Development of a Prognostic Five-Gene Signature for Diffuse Lower-Grade Glioma Patients.

Background: Diffuse lower-grade gliomas (LGGs) are infiltrative and heterogeneous neoplasms. Gene signature including multiple protein-coding genes (PCGs) is widely used as a tumor marker. This study aimed to construct a multi-PCG signature to predict survival for LGG patients.
Methods: LGG data including PCG expression profiles and clinical information were downloaded from The Cancer Genome Atlas (TCGA) and the Chinese Glioma Genome Atlas (CGGA). Survival analysis, receiver operating characteristic (ROC) analysis, and random survival forest algorithm (RSFVH) were used to identify the prognostic PCG signature.
Results: From the training (n = 524) and test (n = 431) datasets, a five-PCG signature which can classify LGG patients into low- or high-risk group with a significantly different overall survival (log rank P < 0.001) was screened out and validated. In terms of prognosis predictive performance, the five-PCG signature is stronger than other clinical variables and IDH mutation status. Moreover, the five-PCG signature could further divide radiotherapy patients into two different risk groups. GO and KEGG analysis found that PCGs in the prognostic five-PCG signature were mainly enriched in cell cycle, apoptosis, DNA replication pathways. Conclusions: The new five-PCG signature is a reliable prognostic marker for LGG patients and has a good prospect in clinical application.

Introduction

Glioma is the most common primary CNS tumor and was classified into grades I–IV according to histopathological characteristics. Glioblastoma (WHO grade IV glioma) accounts for 70–75% of all diagnosed diffuse gliomas, with a median overall survival of 14–17 months (1). Diffuse low-grade (WHO grade II) and intermediate-grade (WHO grade III) gliomas are considered lower-grade gliomas (LGGs), and their clinical behavior is highly variable, with a prognosis of 1–15 years (2). Overall, the prognosis of glioma patients is not satisfactory. For LGGs, the great prognostic variance among patients subjected to the same therapeutic regimen is the highlighted clinical problem. Thus, identification of patients with bad survival is very important for instructing subsequent treatment.

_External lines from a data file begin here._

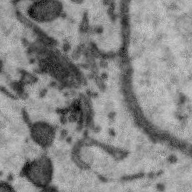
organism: Zebra finch
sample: Brain
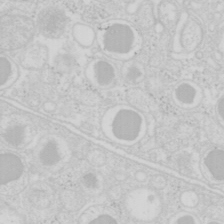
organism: Mouse
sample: Pancreas
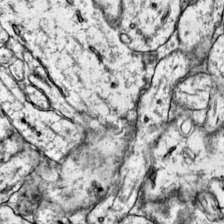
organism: Mouse
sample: Primary visual cortex
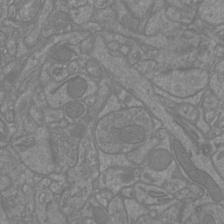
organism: Mouse
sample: Cortical neurons
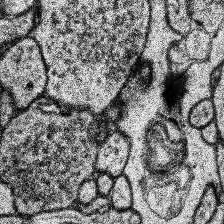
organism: Human
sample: Temporal Lobe
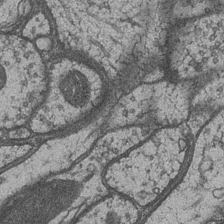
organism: Drosophila
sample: Optic medulla
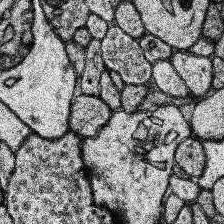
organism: Human
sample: Temporal Lobe
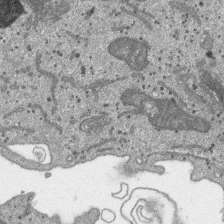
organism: Human
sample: Lung epithelial cells infected with SARS-CoV-2
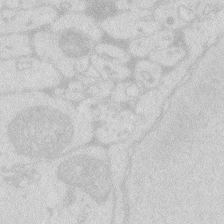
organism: Zebrafish
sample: Macrophage
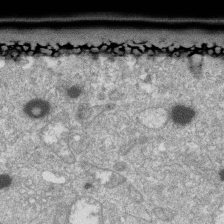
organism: Human
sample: HeLa cell HIV synapse
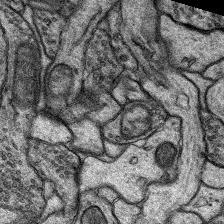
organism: Rat
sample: Hippocampus
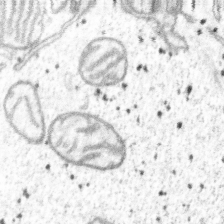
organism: Human
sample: HeLa cells
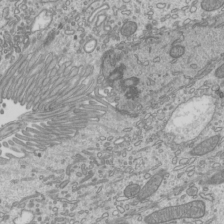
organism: Mouse
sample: Cilia; mouse epididymis
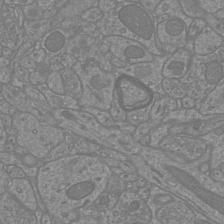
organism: Mouse
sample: Cortical neurons
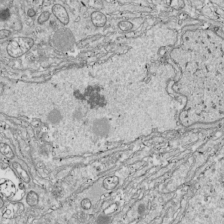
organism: Drosophila
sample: Cell division; meiosis; drosophila spermatocytes
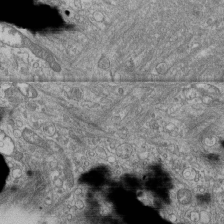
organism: Human
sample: Fibroblast cells
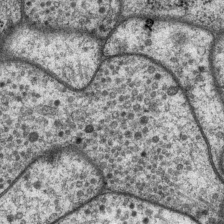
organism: P. pacificus
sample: Pharynx
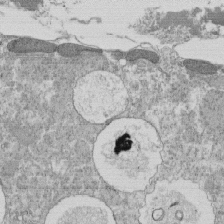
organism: Tetrahymena
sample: Cilia in tetrahymena
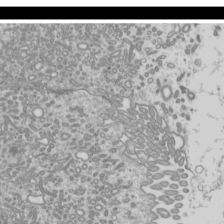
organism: Mouse
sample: Cilia; mouse epididymis
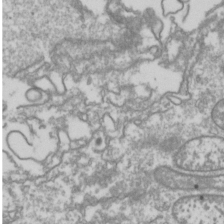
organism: Drosophila
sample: Cell division; meiosis; drosophila spermatocytes
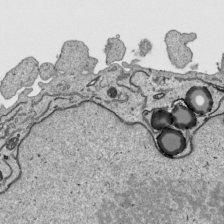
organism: Human
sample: Mitochondria in HCT116 cells
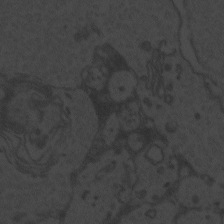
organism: Zebrafish
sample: Macrophage infected with Toxoplasma gondii
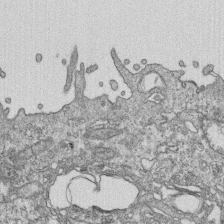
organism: Human
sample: HeLa cell HIV synapse
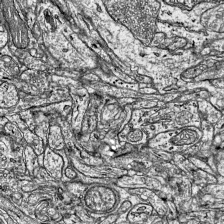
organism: Mouse
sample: Visual Cortex
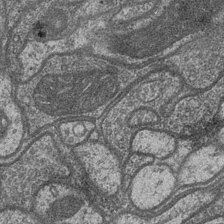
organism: Drosophila
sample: Optic medulla
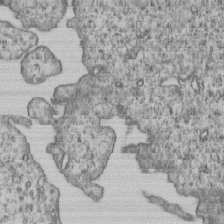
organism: Human
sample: MDA-MB-231 cells
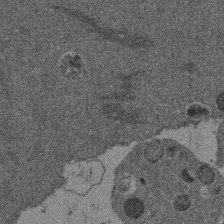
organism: Mouse
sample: Dividing mouse embryo 1 cell stage
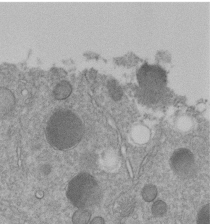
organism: C. elegans
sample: C. elegans embryo early stage
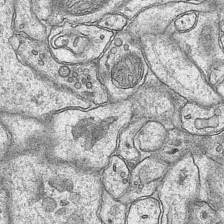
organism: Mouse
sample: CA1 Hippocampus
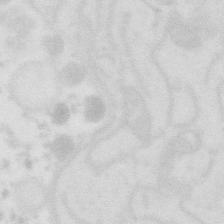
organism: Human
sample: HeLa cells
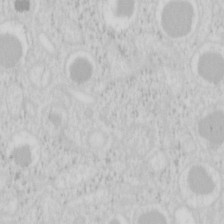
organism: Mouse
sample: Pancreas
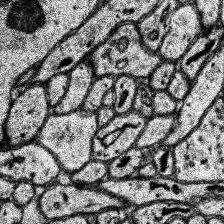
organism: Human
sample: Temporal Lobe
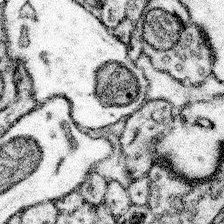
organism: Mouse
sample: Somatosensory cortex neuropil
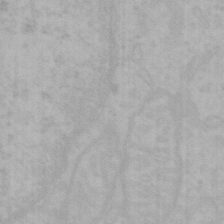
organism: Mouse
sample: Choroid plexus
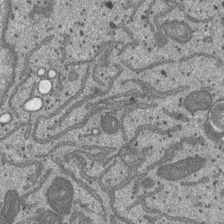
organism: Human
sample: Lung epithelial cells infected with SARS-CoV-2
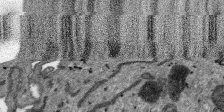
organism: Human
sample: Lung epithelial cells, uninfected (mock) control
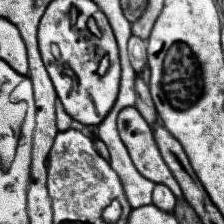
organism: Human
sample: Temporal Lobe
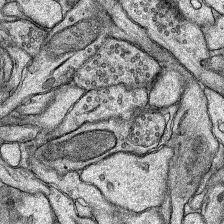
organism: Rat
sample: Hippocampus
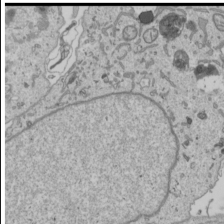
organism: Human
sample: Mitochondria in U2OS cells
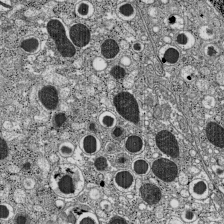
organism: C57BL Mouse
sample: Pancreatic islet
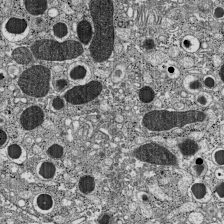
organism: C57BL Mouse
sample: Pancreatic islet
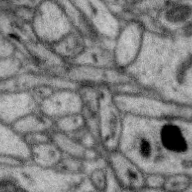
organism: Zebra finch
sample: Brain
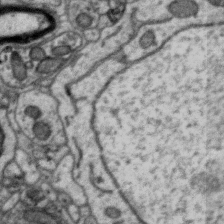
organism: Zebra finch
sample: Brain
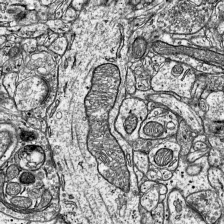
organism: Mouse
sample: Visual Cortex
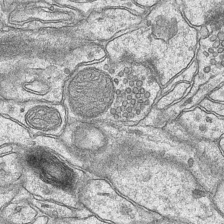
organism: Mouse
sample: CA1 Hippocampus
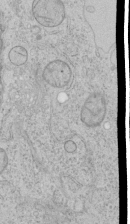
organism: Human
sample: Mitochondria in HCT116 cells
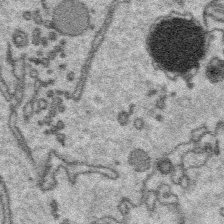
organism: Platynereis dumerilii
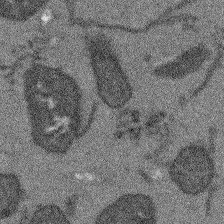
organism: Arabidopsis thaliana
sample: Root tip
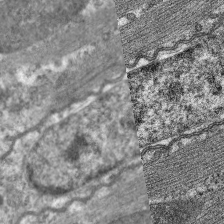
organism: C. elegans
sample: Pharynx
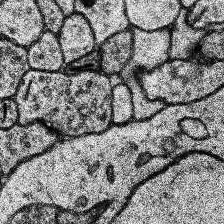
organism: Human
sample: Temporal Lobe
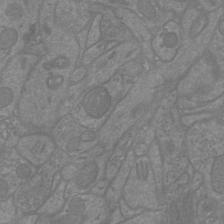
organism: Mouse
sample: Cortical neurons
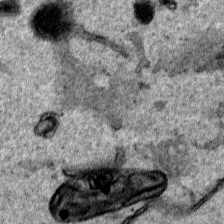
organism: Human
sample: Mitochondria in HCT116 cells
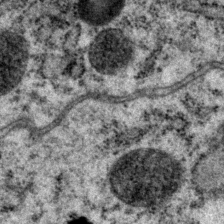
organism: P. pacificus
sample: Pharynx
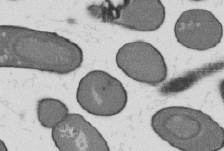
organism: B. subtilis
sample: Bacterial spore
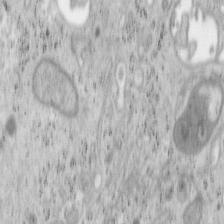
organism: Human
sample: HeLa cells
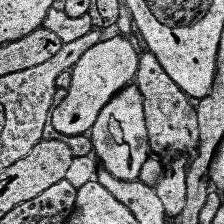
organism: Human
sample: Temporal Lobe
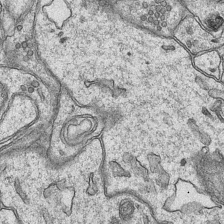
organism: Mouse
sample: CA1 Hippocampus
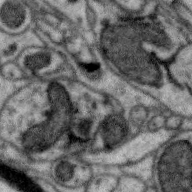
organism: Zebra finch
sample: Brain
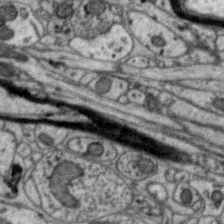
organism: Zebra finch
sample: Brain
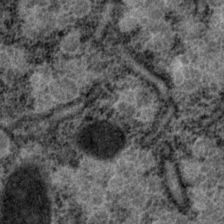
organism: P. pacificus
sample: Pharynx
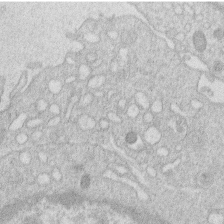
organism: Human
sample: Macrophage cells
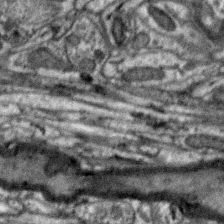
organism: Zebra finch
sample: Brain
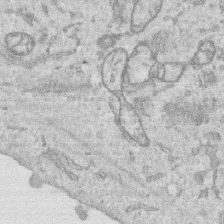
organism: Human
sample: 1205lu cells
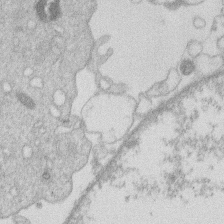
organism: Human
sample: Macrophage cells
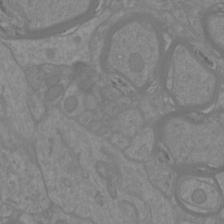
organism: Mouse
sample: Cortical neurons
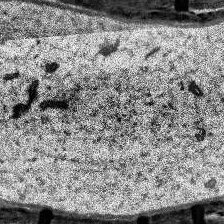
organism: Human
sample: Temporal Lobe
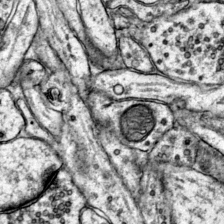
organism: Mouse
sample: Primary visual cortex
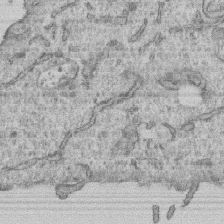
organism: Human
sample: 1205lu cells
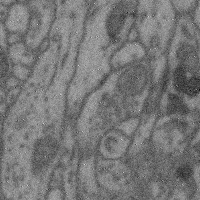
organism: Mouse
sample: Cerebral cortex
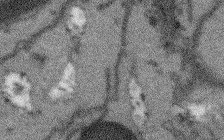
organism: Arabidopsis thaliana
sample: Root tip
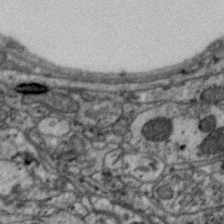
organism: Zebra finch
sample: Brain
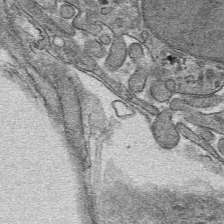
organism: Mouse
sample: Mouse hepatocytes
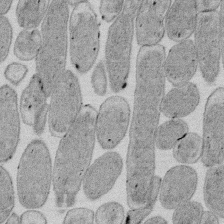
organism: E. coli
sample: Bacterial nucleoid
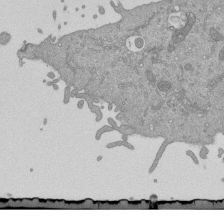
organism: Mouse
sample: ED-1 cell nuclei; centrioles
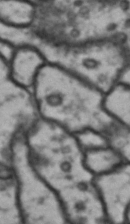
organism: Drosophila
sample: Brain
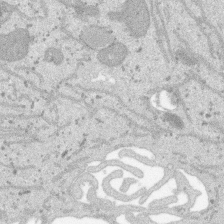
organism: Human
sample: Lung epithelial cells infected with SARS-CoV-2
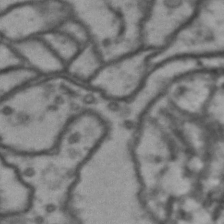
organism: Drosophila
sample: Brain
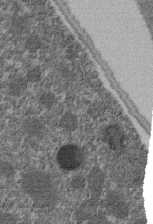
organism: C. elegans
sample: C. elegans embryo early stage
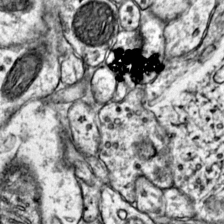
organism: Mouse
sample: Primary visual cortex
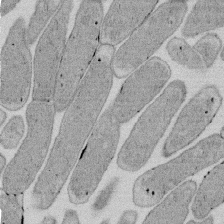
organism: E. coli
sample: Bacterial nucleoid
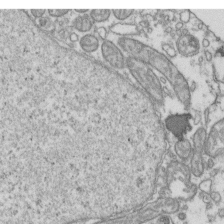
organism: Human
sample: Activated Jurkat CD4+ T cells
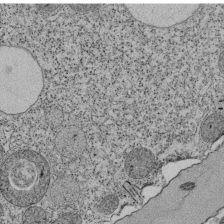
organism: Tetrahymena
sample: Cilia in tetrahymena
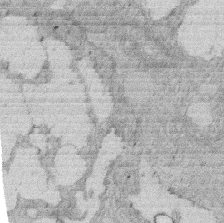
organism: Rat
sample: Salivary granule
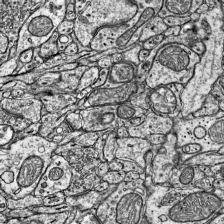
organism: Mouse
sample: Visual Cortex
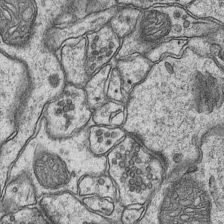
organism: Mouse
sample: CA1 Hippocampus
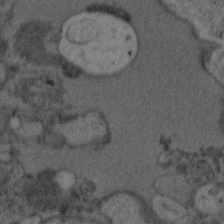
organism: Human
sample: HeLa cells
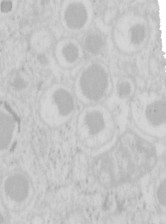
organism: Mouse
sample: Pancreas
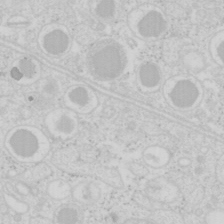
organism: Mouse
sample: Pancreas
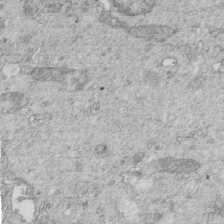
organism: Mouse
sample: Multiciliated cells
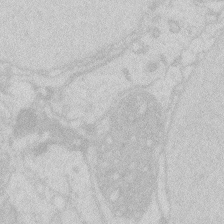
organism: Zebrafish
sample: Macrophage
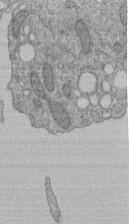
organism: Human
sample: Retinal organoid Rod and Cone cells
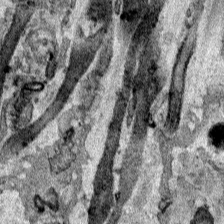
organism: Human
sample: Mitochondria in HCT116 cells
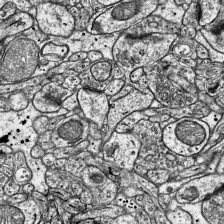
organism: Mouse
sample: Visual Cortex
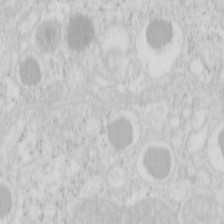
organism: Mouse
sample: Pancreas
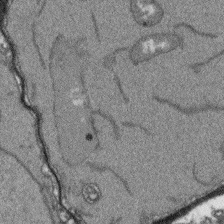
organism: Arabidopsis thaliana
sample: Root tip
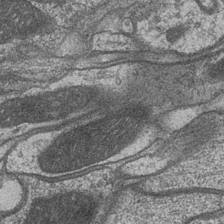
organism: Drosophila
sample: Optic medulla
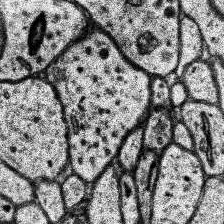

Glioma is a fatal tumor that derives from glial cell and grows in the central nervous system, including diffuse gliomas and nondiffuse gliomas (3). Diffuse gliomas are the most frequently occurring intracranial malignant tumors, encompassing various histologic types (astrocytic or oligodendroglial) and malignancy grades [World Health Organization (WHO) grades II, III, and IV] tumors. Astrocytomas and oligodendrogliomas in the low grade (WHO II) and intermediate grade (WHO III) are incorporated into diffuse lower-grade glioma (LGG) and perform better than IV grade glioblastoma in both malignancy and prognosis. However, it is difficult to predict the clinical outcome of LGG patients because LGG are a highly heterogeneous group of tumors. Firstly, there is a difference in the speed of tumor progression within LGG. Some are relatively inert, while others quickly progress to high-grade glioma or glioblastoma. Secondly, therapeutic sensitivity varies in LGG patients. Some people have effective treatments, while others have poor treatment results. Finally, LGG patients differ greatly in the prognosis, ranging from 1 to 15 years (2). Due to the limitations of histologic classification of LGG, finding molecular markers that can accurately predict prognosis and treatment response has become an urgent task (4).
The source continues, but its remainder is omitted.